Then again, we've been building up to this point over the last few pushes, and it only really needed a quick look over the remaining false positives. The majority of the time therefore went towards more PI in REIIDEN.EXE, where the bitplane pointers for .BOS files yielded some quite big gains. Couldn't really find any obvious reason why ZUN used two slighly different variations on loading and blitting those files, though… :onricdennat:

As the final function in this rather random push, we got TH01's hardware-powered scrolling function, used for screen shaking effects and the scrolling backgrounds at the start of the Final Boss stages. And while I tried to document all these I/O writes… it turned out that ZUN actually copied the entire function straight from the PC-9801 Programmers' Bible, with no changes. :zunpet: It's the setgsta() example function on page 150. Which is terribly suboptimal and bloated – all those integer divisions are really not how you'd write such code for a 16-bit compiler from the 90's…

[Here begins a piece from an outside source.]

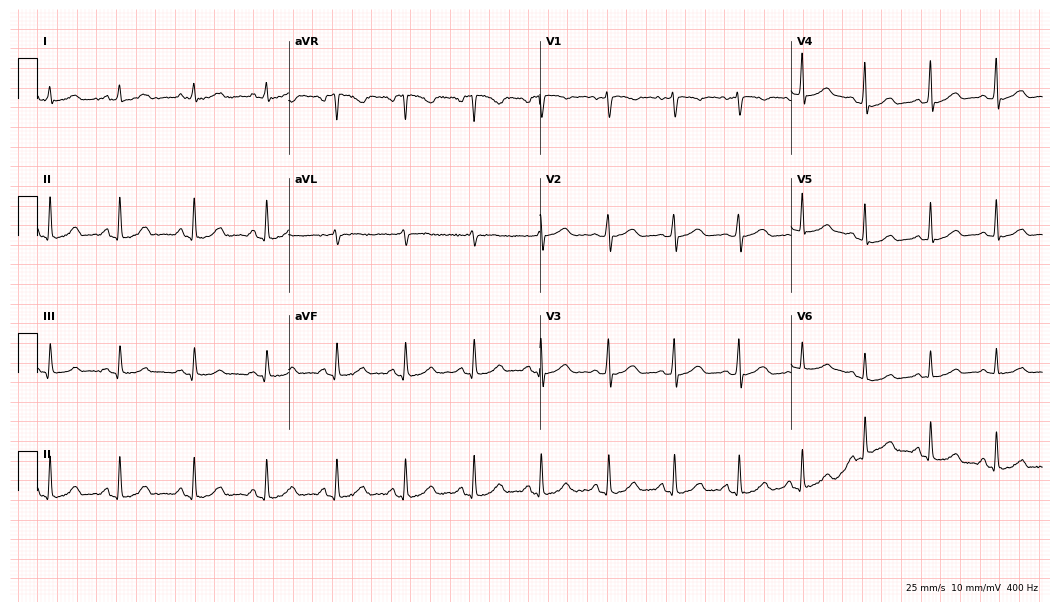
Standard 12-lead ECG recorded from a female patient, 58 years old. None of these six findings is recorded: first-degree AV block, right bundle branch block (RBBB), left bundle branch block (LBBB), sinus bradycardia, atrial fibrillation (AF), sinus tachycardia. Findings outside these six are not listed.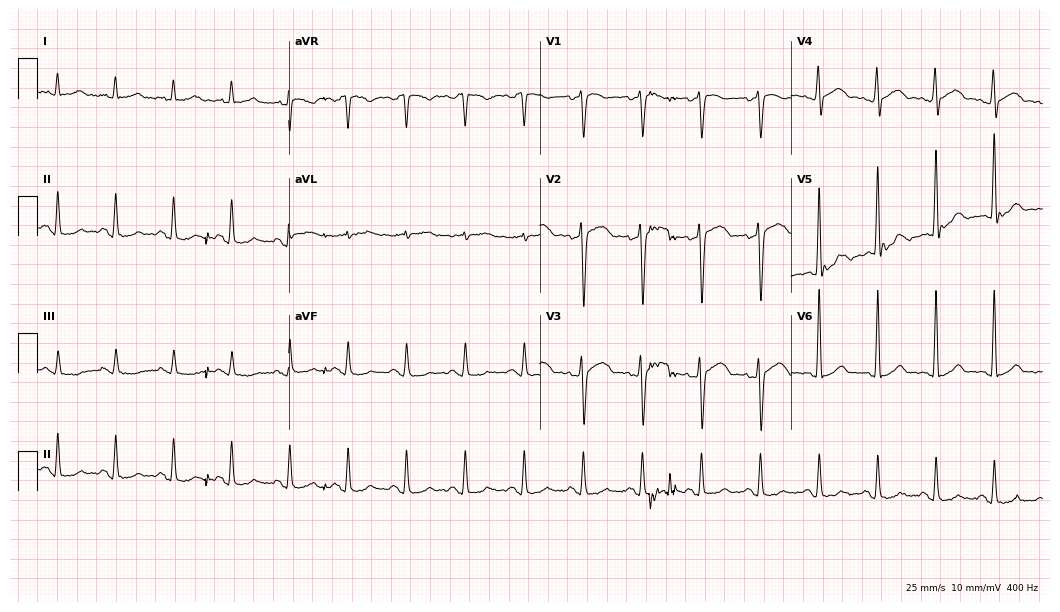
Resting 12-lead electrocardiogram. Patient: a male, 42 years old. The tracing shows sinus tachycardia (a sinus rate of 100 beats per minute or more).

And that gives us 60% PI overall, and 50% PI over all of TH01! Next up: More structures… and classes, even?

📝 Posted:
🚚 Summary of:
P0092, P0093, P0094
29c5a73...4403308, 4403308...0e73029, 0e73029...57a8487
💰 Funded by:
Yanga, Ember2528
🏷 Tags:
rec98+ th01- file-format+ menu+ score+ jank+ waste+

Three pushes to decompile the TH01 high score menu… because it's completely terrible, and needlessly complicated in pretty much every aspect:

  • Another, final set of differences between the REIIDEN.EXE and FUUIN.EXE versions of the code. Which are so insignificant that it must mean that ZUN kept this code in two separate, manually and imperfectly synced files. The REIIDEN.EXE version, only shown when game-overing, automatically jumps to the enter/ button after the 8th character was entered, and also has a completely invisible timeout that force-enters a high score name after 1000… key presses? Not frames? Why. Like, how do you even realistically such a number. (Best guess: It's a hidden easter egg to amuse players who place drinking glasses on cursor keys. Or beer bottles.)
    That's all the differences that are maybe visible if you squint hard enough. On top of that though, we got a bunch of further, minor code organization differences that serve no purpose other than to waste decompilation time, and certainly did their part in stretching this out to 3 pushes instead of 2.
  • Entered names are restricted to a set of 16-bit, full-width Shift-JIS codepoints, yet are still accessed as 8-bit byte arrays everywhere. This bloats both the C++ and generated ASM code with needless byte splits, swaps, and bit shifts. Same for the route kanji. You have this 16-, heck, even 32-bit CPU, why not use it?! (Fun fact: FUUIN.EXE is explicitly compiled for a 80186, for the most part – unlike REIIDEN.EXE, which does use Turbo C++'s 80386 mode.)
  • The sensible way of storing the current position of the alphabet cursor would simply be two variables, indicating the logical row and column inside the character map. When rendering, you'd then transform these into screen space. This can keep the on-screen position constants in a single place of code.
    TH01 does the opposite: The selected character is stored directly in terms of its on-screen position, which is then mapped back to a character index for every processed input and the subsequent screen update. There's no notion of a logical row or column anywhere, and consequently, the position constants are vomited all over the code.
  • Which might not be as bad if the character map had a uniform grid structure, with no gaps. But the one in TH01 looks like this: And with no sense of abstraction anywhere, both input handling and rendering end up with a separate if branch for at least 4 of the 6 rows.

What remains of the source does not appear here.